Key Details: The US Attorney General rejected a plan by North Carolina for
reapportionment because it only created one black-majority district. North Carolina
then submitted a second plan featuring two black-majority districts. One of the
districts was, in parts, no wider than an interstate highway. Five concerned North
Carolina residents challenged the constitutionality of this district because of its odd
shape. They claimed that it was an example of racial gerrymandering. The residents
appealed to the Supreme Court.
Significance: The Court decided that North Carolina's reapportionment was a violation of the Equal Protection Clause of the
Fourteenth Amendment because it sought to separate voters based on race. They decided that compelling government interest
is necessary for there to be legal unbalanced racial gerrymandering.
Brown v Board of Education
Significance: The Court decided that the doctrine of "separate but equal" is
invalid, that separate but equal educational facilities for racial minorities are
inherently unequal, and that such laws providing for those facilities violate
the Equal Protection Clause of the Fourteenth Amendment. This case
outlawed race-based segregation in public schools and led to the integration
of public schools across the nation in the years to come.
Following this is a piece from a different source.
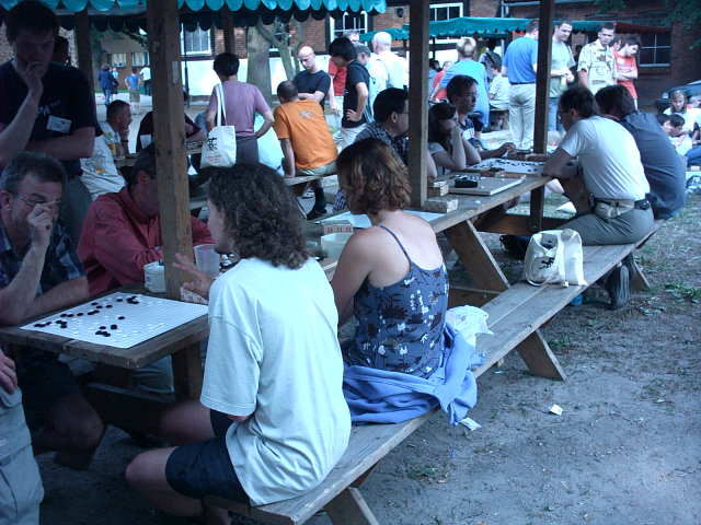 Europees Go Congres Tuchola 2004. Vriendschappelijke partijen.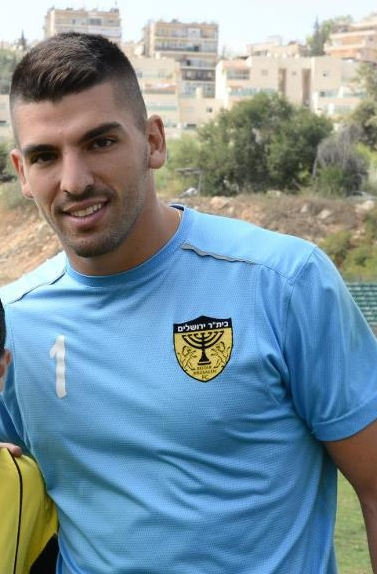 אריאל הרוש במדי בית"ר ירושלים

Key Details: This case was a consolidation of several cases in South
Carolina, Kansas, and Washington D.C. having to do with the
segregation of public schools on the basis of race. In every case,
African-American students had been denied entrance to public
schools as a result of laws that allowed public education to be
separated by race. The plaintiffs argued that such segregation
violated the Equal Protection Clause of the Fourteenth
Amendment. For a long time, the previous Supreme Court case
"Plessy v Ferguson" had denied plaintiffs relief in the lower courts
based on the notion of "separate but equal."